(DATA Opens)
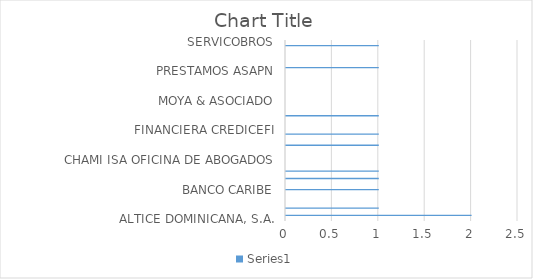
| Category | Series 0 |
|---|---|
| ALTICE DOMINICANA, S.A. | 0 |
| A & R CONSULTORES LEGALES | 2 |
| ASC. POPULAR DE AHORROS Y PRESTAMOS | 0 |
| ASEREMIN | 1 |
| AYUNTAMIENTO DEL DISTRITO NACIONAL, ADN | 0 |
| BALLISTA CONTRERAS & ASOCIADO | 0 |
| BANCO ADEMI | 0 |
| BANCO BHD LEON | 0 |
| BANCO CARIBE | 1 |
| BANCO POPULAR DOMINICANO | 0 |
| BANCO PROMERICA | 0 |
| BANCO SANTA CRUZ | 1 |
| BANESCO | 0 |
| BANRESERVAS | 1 |
| BAUGIL INVERSIONES Y PRÉSTAMOS, S.R.L. | 0 |
| CABRAL & DIAZ ASESORES LEGALES | 0 |
| CHAMI ISA OFICINA DE ABOGADOS | 0 |
| CLARO COMPANIA DOMINICANA DE TELEFONOS | 0 |
| COBEX. S.R.L. | 0 |
| COBROS LEGALES PEGUERO MATEO | 0 |
| COBROS NACIONALES | 1 |
| COLECTORES LEGALES | 0 |
| ESTUDIO LEGAL SOSA EVERTZ | 0 |
| FBGG SERVICIOS LEGALES | 1 |
| FINANCIERA CREDICEFI | 0 |
| GESTIONADORA DE CREDITOS NOVANET | 0 |
| GESTIONADORA DE CRÉDITOS, S. A. | 0 |
| GESTORA DE COBROS GUERRERO GIL Y ASOCIADOS | 0 |
| INVERSIONES 3R | 1 |
| INVERSIONES CROUSET | 0 |
| JULIÁN BRENES Y ASOCIADOS | 0 |
| L & R COMERCIAL SRL | 0 |
| MOYA & ASOCIADO | 0 |
| NO DEFINIDA | 0 |
| OFICINA DE ABOGADOS SOLUCIONES CARVAC | 0 |
| OLIVERO RODRIGUEZ Y ASOCIADOS | 0 |
| OTROS | 0 |
| PAREDES CUEVAS & ASOCIADOS | 0 |
| PC&N ACCESO LEGAL | 0 |
| PLUS LEGAL, S.R.L. | 0 |
| PRESTAMOS ASAPN | 0 |
| PROFESIONALES, S.R.L | 1 |
| QUANTUS, S. A. | 0 |
| RE PLASENCIA & ASOCIADOS | 0 |
| RENASSANCE CONSULTANTS, SRL | 0 |
| REYNOSO CONTRERA & ASOCIADO | 0 |
| REYNOSO RIVERA & ASOCIADOS | 0 |
| SCOTIABANK | 1 |
| SERVICOBROS | 0 |
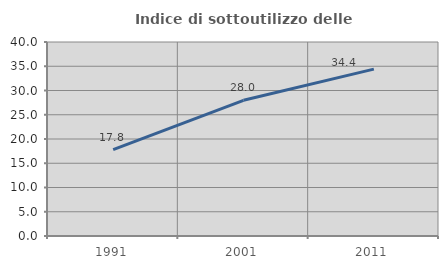
| Category | Indice di sottoutilizzo delle abitazioni  |
|---|---|
| 1991.0 | 17.798 |
| 2001.0 | 27.979 |
| 2011.0 | 34.402 |
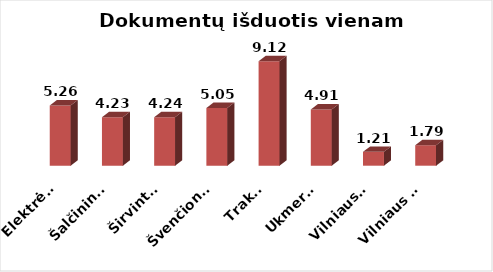
| Category | Series 0 |
|---|---|
|  Elektrėnai | 5.262 |
|  Šalčininkai | 4.233 |
|  Širvintos | 4.242 |
|  Švenčionys | 5.046 |
|  Trakai | 9.122 |
|  Ukmergė | 4.914 |
|  Vilniaus r. | 1.215 |
|  Vilniaus m. | 1.79 |
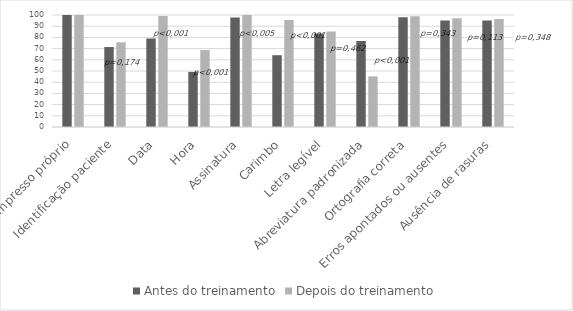
| Category | Antes do treinamento | Depois do treinamento |
|---|---|---|
| Impresso próprio | 100 | 100 |
| Identificação paciente | 71.4 | 75.6 |
| Data | 79.1 | 99.2 |
| Hora | 49.2 | 68.7 |
| Assinatura | 97.8 | 100 |
| Carimbo | 64.1 | 95.6 |
| Letra legível | 83.4 | 85.3 |
| Abreviatura padronizada | 76.8 | 45.2 |
| Ortografia correta | 98.1 | 98.9 |
| Erros apontados ou ausentes | 95.1 | 97.2 |
| Ausência de rasuras | 95.1 | 96.4 |
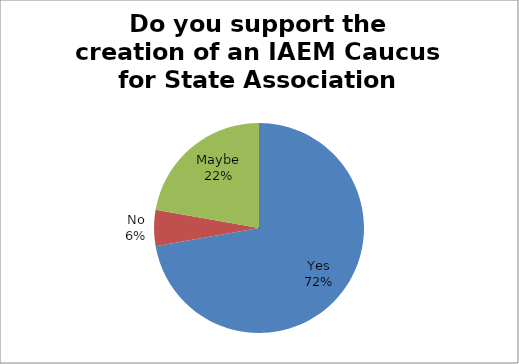
| Category | Do you support the creation of an IAEM Caucus for State Association Presidents? n=36_x000d_2 |
|---|---|
| Yes | 26 |
| No | 2 |
| Maybe | 8 |
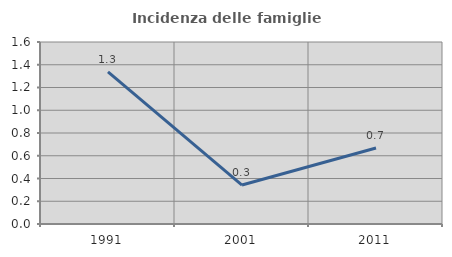
| Category | Incidenza delle famiglie numerose |
|---|---|
| 1991.0 | 1.338 |
| 2001.0 | 0.342 |
| 2011.0 | 0.668 |
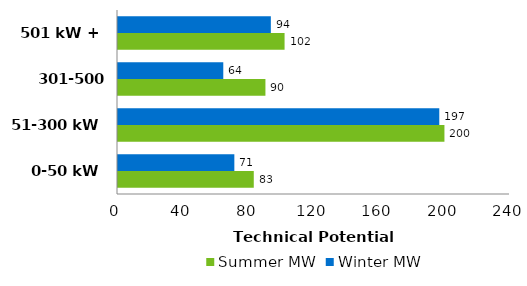
| Category | Summer MW | Winter MW |
|---|---|---|
| 0-50 kW | 83.127 | 71.232 |
| 51-300 kW | 199.861 | 196.704 |
| 301-500 kW | 90.264 | 64.46 |
| 501 kW + | 101.983 | 93.577 |
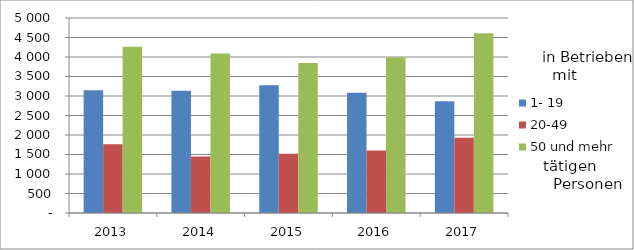
| Category | 1- 19 | 20-49 | 50 und mehr |
|---|---|---|---|
| 2013.0 | 3148 | 1760 | 4264 |
| 2014.0 | 3136 | 1450 | 4090 |
| 2015.0 | 3275 | 1522 | 3844 |
| 2016.0 | 3086 | 1603 | 3988 |
| 2017.0 | 2864 | 1931 | 4609 |
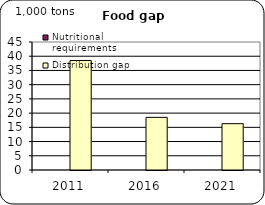
| Category | Nutritional requirements | Distribution gap |
|---|---|---|
| 2011.0 | 0 | 38.492 |
| 2016.0 | 0 | 18.512 |
| 2021.0 | 0 | 16.287 |
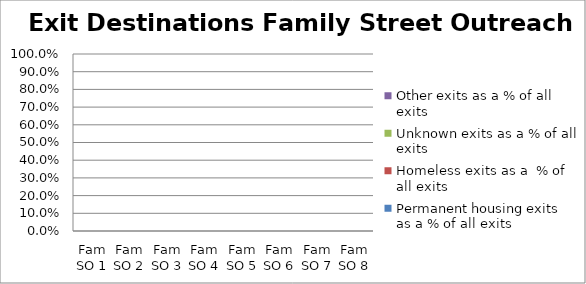
| Category | Permanent housing exits as a % of all exits | Homeless exits as a  % of all exits | Unknown exits as a % of all exits | Other exits as a % of all exits |
|---|---|---|---|---|
| Fam SO 1 | 0 | 0 | 0 | 0 |
| Fam SO 2 | 0 | 0 | 0 | 0 |
| Fam SO 3 | 0 | 0 | 0 | 0 |
| Fam SO 4 | 0 | 0 | 0 | 0 |
| Fam SO 5 | 0 | 0 | 0 | 0 |
| Fam SO 6 | 0 | 0 | 0 | 0 |
| Fam SO 7 | 0 | 0 | 0 | 0 |
| Fam SO 8 | 0 | 0 | 0 | 0 |
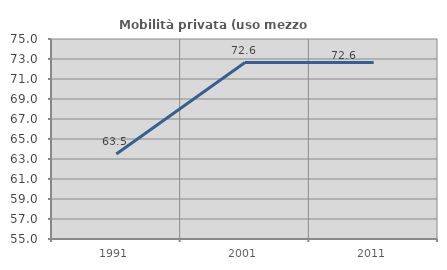
| Category | Mobilità privata (uso mezzo privato) |
|---|---|
| 1991.0 | 63.491 |
| 2001.0 | 72.648 |
| 2011.0 | 72.638 |
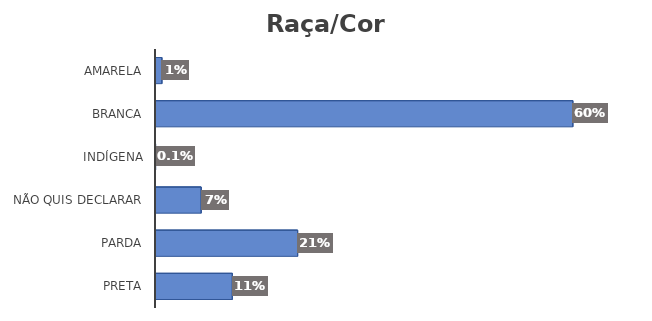
| Category | Series 0 |
|---|---|
| Preta | 0.112 |
| Parda | 0.206 |
| Não quis declarar | 0.067 |
| Indígena | 0.001 |
| Branca | 0.604 |
| Amarela | 0.01 |
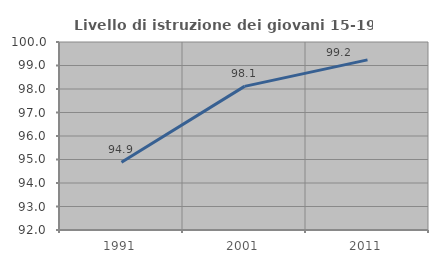
| Category | Livello di istruzione dei giovani 15-19 anni |
|---|---|
| 1991.0 | 94.882 |
| 2001.0 | 98.113 |
| 2011.0 | 99.238 |
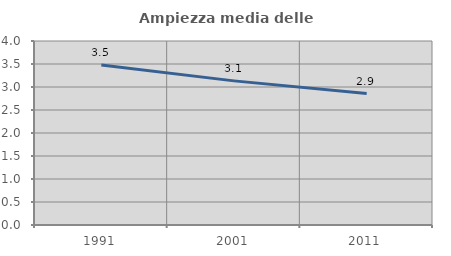
| Category | Ampiezza media delle famiglie |
|---|---|
| 1991.0 | 3.476 |
| 2001.0 | 3.133 |
| 2011.0 | 2.857 |
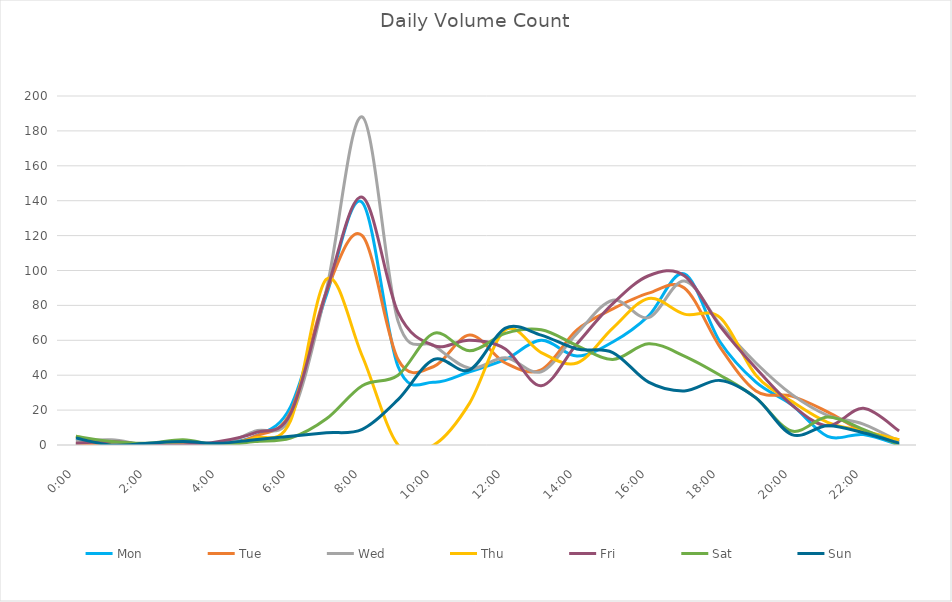
| Category | Mon | Tue | Wed | Thu | Fri | Sat | Sun |
|---|---|---|---|---|---|---|---|
| 0.0 | 0 | 1 | 2 | 5 | 1 | 5 | 4 |
| 0.0416666666666667 | 2 | 0 | 3 | 0 | 2 | 2 | 0 |
| 0.0833333333333333 | 0 | 0 | 0 | 0 | 0 | 1 | 1 |
| 0.125 | 0 | 2 | 1 | 0 | 0 | 3 | 2 |
| 0.166666666666667 | 1 | 0 | 0 | 0 | 2 | 0 | 1 |
| 0.208333333333333 | 5 | 5 | 8 | 4 | 7 | 2 | 3 |
| 0.25 | 22 | 19 | 16 | 14 | 18 | 4 | 5 |
| 0.291666666666667 | 86 | 88 | 89 | 95 | 88 | 15 | 7 |
| 0.333333333333333 | 139 | 120 | 188 | 51 | 142 | 34 | 9 |
| 0.375 | 45 | 49 | 71 | 0 | 76 | 40 | 26 |
| 0.416666666666667 | 36 | 45 | 57 | 0 | 57 | 64 | 49 |
| 0.4583333333333333 | 42 | 63 | 44 | 24 | 60 | 54 | 43 |
| 0.5 | 49 | 47 | 50 | 66 | 55 | 64 | 67 |
| 0.541666666666667 | 60 | 43 | 42 | 53 | 34 | 66 | 63 |
| 0.5833333333333334 | 51 | 66 | 64 | 47 | 58 | 57 | 55 |
| 0.625 | 59 | 78 | 83 | 67 | 81 | 49 | 53 |
| 0.666666666666667 | 74 | 87 | 73 | 84 | 97 | 58 | 36 |
| 0.7083333333333334 | 98 | 90 | 94 | 75 | 97 | 51 | 31 |
| 0.75 | 59 | 56 | 69 | 73 | 68 | 40 | 37 |
| 0.791666666666667 | 36 | 31 | 47 | 40 | 44 | 27 | 27 |
| 0.8333333333333334 | 23 | 28 | 29 | 25 | 23 | 8 | 6 |
| 0.875 | 5 | 19 | 17 | 13 | 11 | 16 | 11 |
| 0.916666666666667 | 6 | 8 | 12 | 8 | 21 | 9 | 7 |
| 0.9583333333333334 | 0 | 3 | 2 | 3 | 8 | 0 | 1 |
(DATA Closes)
> [WHAT IS REQUIRED] Both the line containing "101.983 | 93.577 |" and the line containing "57 | 64 | 49 |" above belong in the output, as do the lines between them. Print them exactly, without pictures.

> [EXERCISE ANSWER]
| 501 kW + | 101.983 | 93.577 |
| Category | 1- 19 | 20-49 | 50 und mehr |
|---|---|---|---|
| 2013.0 | 3148 | 1760 | 4264 |
| 2014.0 | 3136 | 1450 | 4090 |
| 2015.0 | 3275 | 1522 | 3844 |
| 2016.0 | 3086 | 1603 | 3988 |
| 2017.0 | 2864 | 1931 | 4609 |
| Category | Nutritional requirements | Distribution gap |
|---|---|---|
| 2011.0 | 0 | 38.492 |
| 2016.0 | 0 | 18.512 |
| 2021.0 | 0 | 16.287 |
| Category | Permanent housing exits as a % of all exits | Homeless exits as a  % of all exits | Unknown exits as a % of all exits | Other exits as a % of all exits |
|---|---|---|---|---|
| Fam SO 1 | 0 | 0 | 0 | 0 |
| Fam SO 2 | 0 | 0 | 0 | 0 |
| Fam SO 3 | 0 | 0 | 0 | 0 |
| Fam SO 4 | 0 | 0 | 0 | 0 |
| Fam SO 5 | 0 | 0 | 0 | 0 |
| Fam SO 6 | 0 | 0 | 0 | 0 |
| Fam SO 7 | 0 | 0 | 0 | 0 |
| Fam SO 8 | 0 | 0 | 0 | 0 |
| Category | Mobilità privata (uso mezzo privato) |
|---|---|
| 1991.0 | 63.491 |
| 2001.0 | 72.648 |
| 2011.0 | 72.638 |
| Category | Series 0 |
|---|---|
| Preta | 0.112 |
| Parda | 0.206 |
| Não quis declarar | 0.067 |
| Indígena | 0.001 |
| Branca | 0.604 |
| Amarela | 0.01 |
| Category | Livello di istruzione dei giovani 15-19 anni |
|---|---|
| 1991.0 | 94.882 |
| 2001.0 | 98.113 |
| 2011.0 | 99.238 |
| Category | Ampiezza media delle famiglie |
|---|---|
| 1991.0 | 3.476 |
| 2001.0 | 3.133 |
| 2011.0 | 2.857 |
| Category | Mon | Tue | Wed | Thu | Fri | Sat | Sun |
|---|---|---|---|---|---|---|---|
| 0.0 | 0 | 1 | 2 | 5 | 1 | 5 | 4 |
| 0.0416666666666667 | 2 | 0 | 3 | 0 | 2 | 2 | 0 |
| 0.0833333333333333 | 0 | 0 | 0 | 0 | 0 | 1 | 1 |
| 0.125 | 0 | 2 | 1 | 0 | 0 | 3 | 2 |
| 0.166666666666667 | 1 | 0 | 0 | 0 | 2 | 0 | 1 |
| 0.208333333333333 | 5 | 5 | 8 | 4 | 7 | 2 | 3 |
| 0.25 | 22 | 19 | 16 | 14 | 18 | 4 | 5 |
| 0.291666666666667 | 86 | 88 | 89 | 95 | 88 | 15 | 7 |
| 0.333333333333333 | 139 | 120 | 188 | 51 | 142 | 34 | 9 |
| 0.375 | 45 | 49 | 71 | 0 | 76 | 40 | 26 |
| 0.416666666666667 | 36 | 45 | 57 | 0 | 57 | 64 | 49 |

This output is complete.